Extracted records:

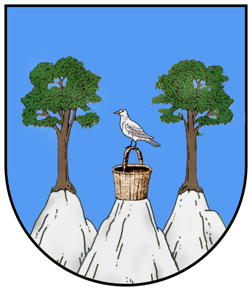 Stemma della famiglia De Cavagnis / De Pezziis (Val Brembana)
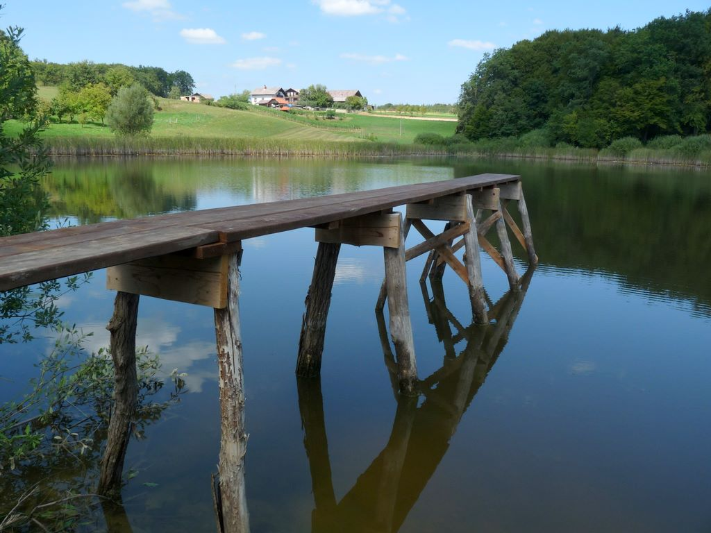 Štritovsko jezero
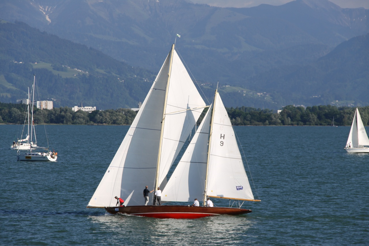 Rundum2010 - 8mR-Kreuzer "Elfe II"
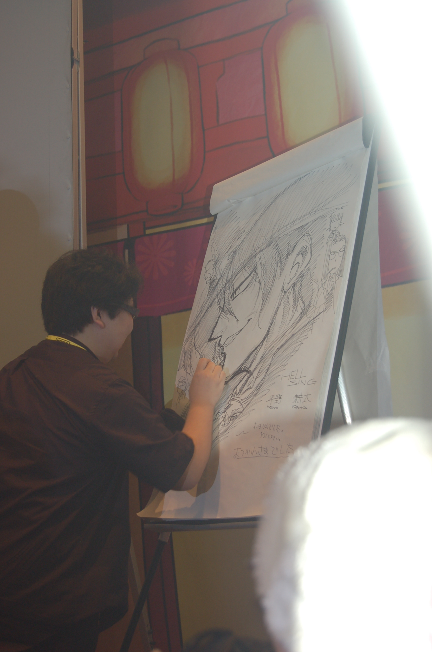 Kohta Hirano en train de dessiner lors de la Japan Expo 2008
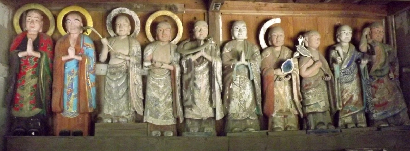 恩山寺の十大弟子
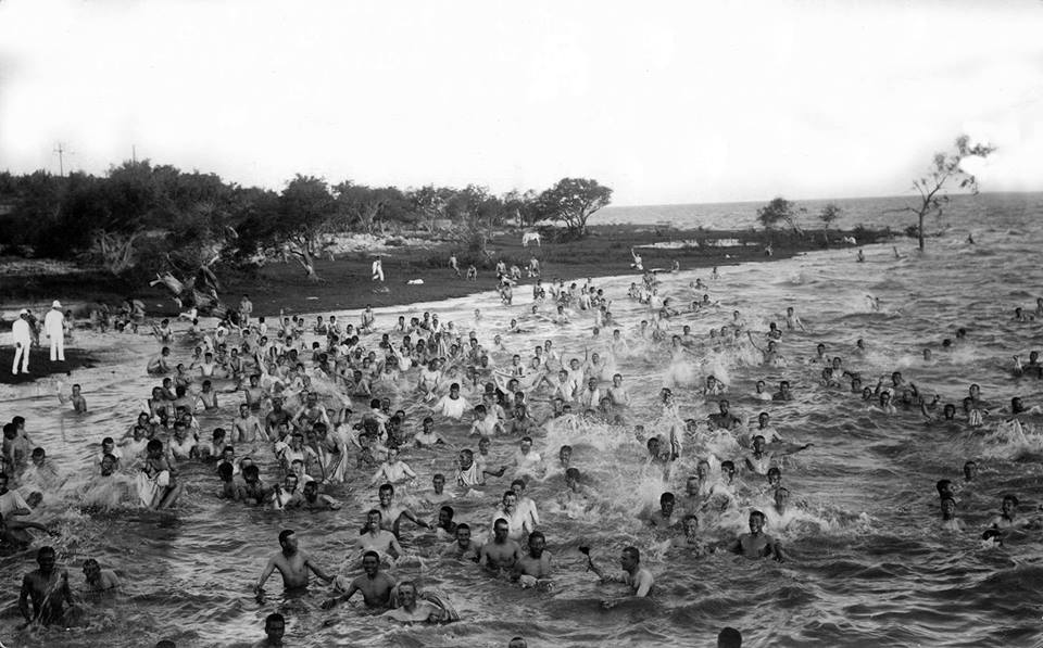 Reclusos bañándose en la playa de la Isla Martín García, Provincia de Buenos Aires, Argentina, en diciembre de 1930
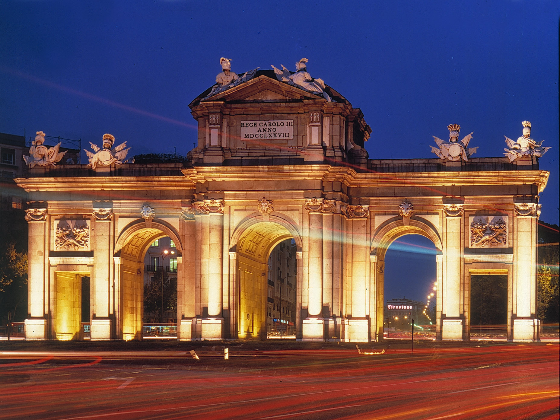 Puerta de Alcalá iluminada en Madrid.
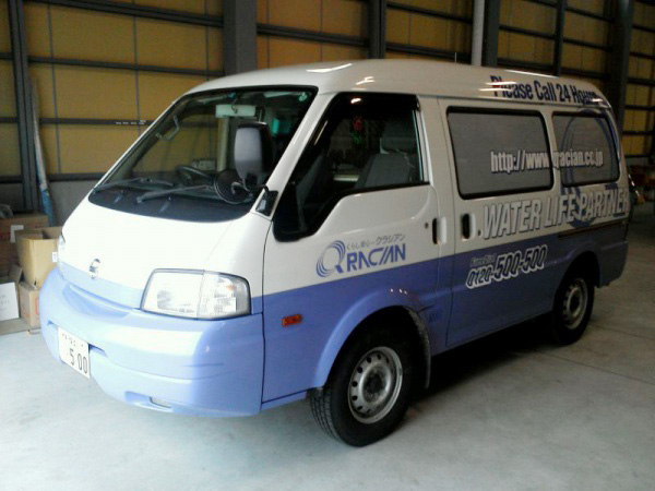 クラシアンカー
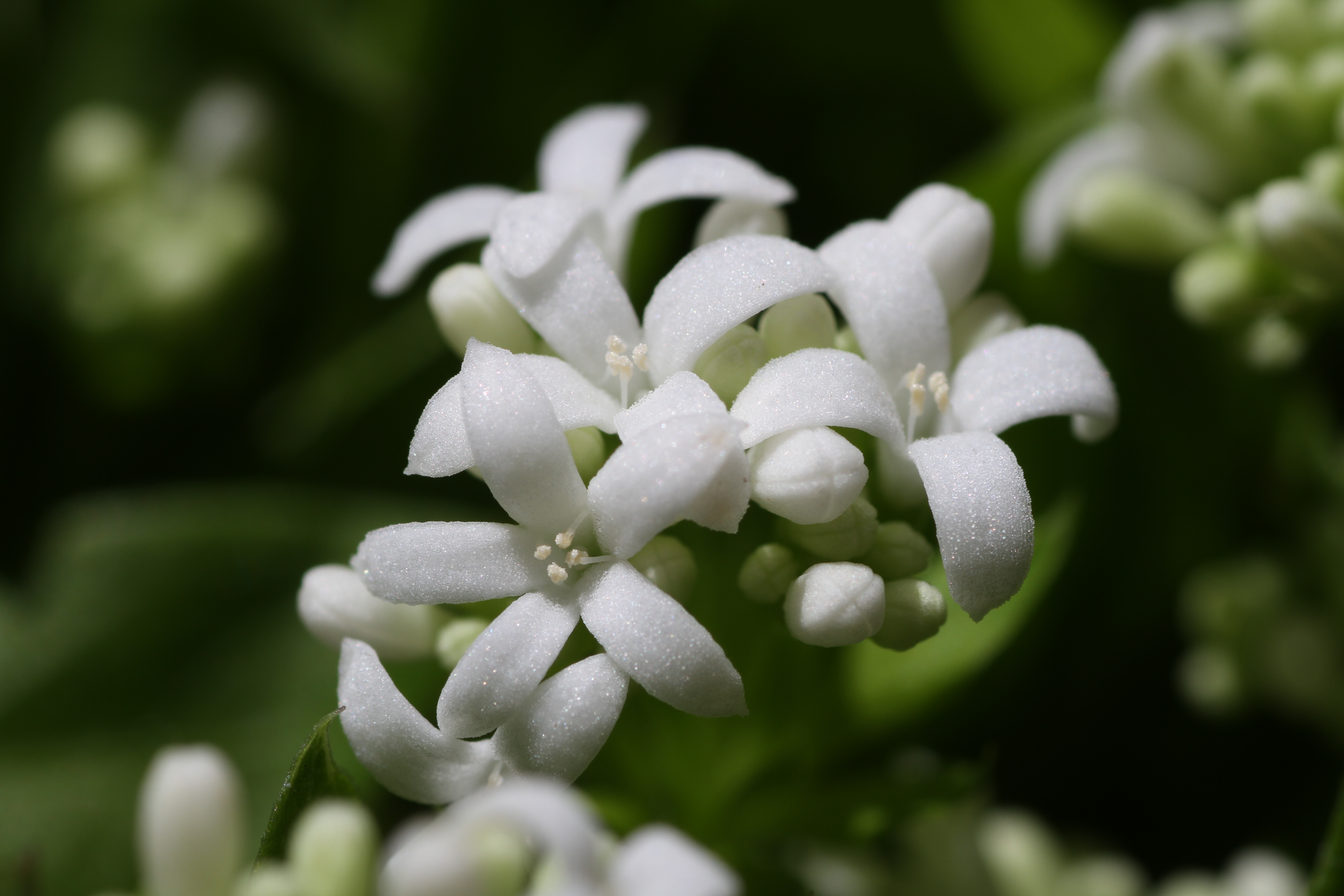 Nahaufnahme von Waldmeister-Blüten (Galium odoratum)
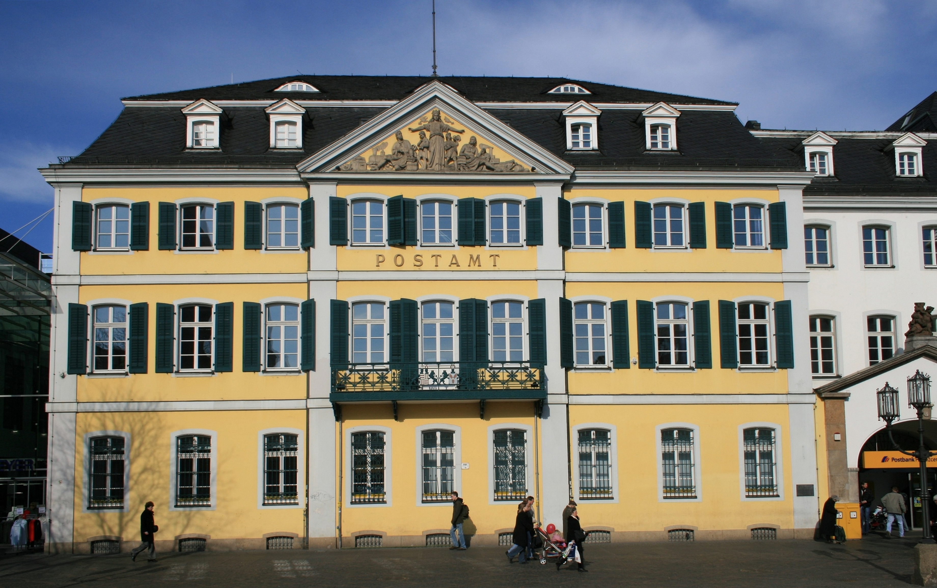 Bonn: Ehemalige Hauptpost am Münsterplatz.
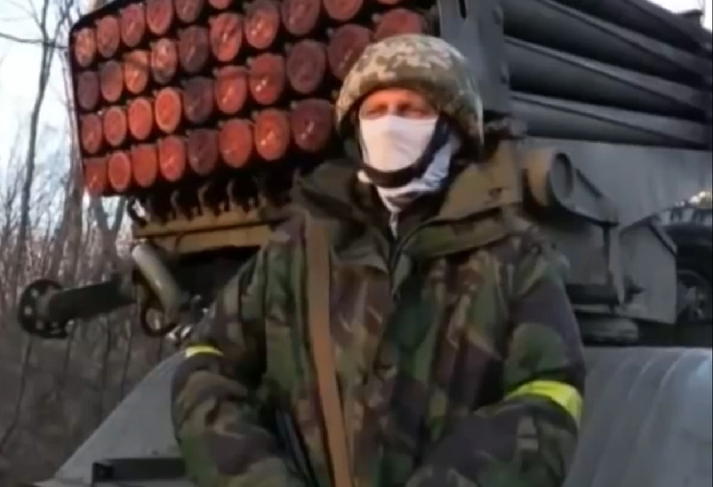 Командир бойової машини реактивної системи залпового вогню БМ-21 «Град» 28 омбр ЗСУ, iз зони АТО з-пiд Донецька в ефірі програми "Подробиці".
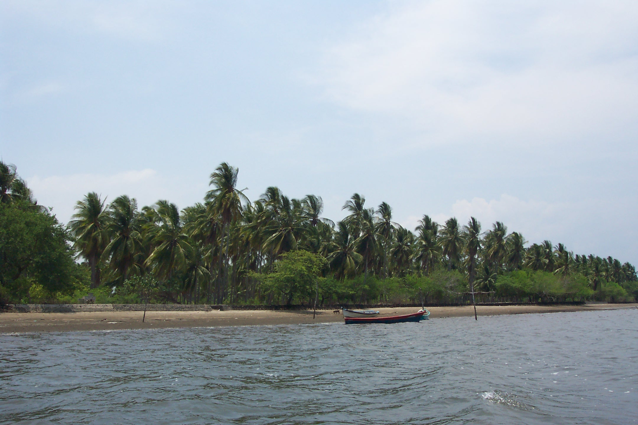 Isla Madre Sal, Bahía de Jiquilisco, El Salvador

▸ **PROMPT**:
Exactly as written, set down the lines from the line holding "Nahaufnahme von Waldmeister-Blüten" to the last line of the data, both ends included, pictures excluded.

▸ **TASK OUTPUT**:
 Nahaufnahme von Waldmeister-Blüten (Galium odoratum)
 Bonn: Ehemalige Hauptpost am Münsterplatz.
 Командир бойової машини реактивної системи залпового вогню БМ-21 «Град» 28 омбр ЗСУ, iз зони АТО з-пiд Донецька в ефірі програми "Подробиці".
 Isla Madre Sal, Bahía de Jiquilisco, El Salvador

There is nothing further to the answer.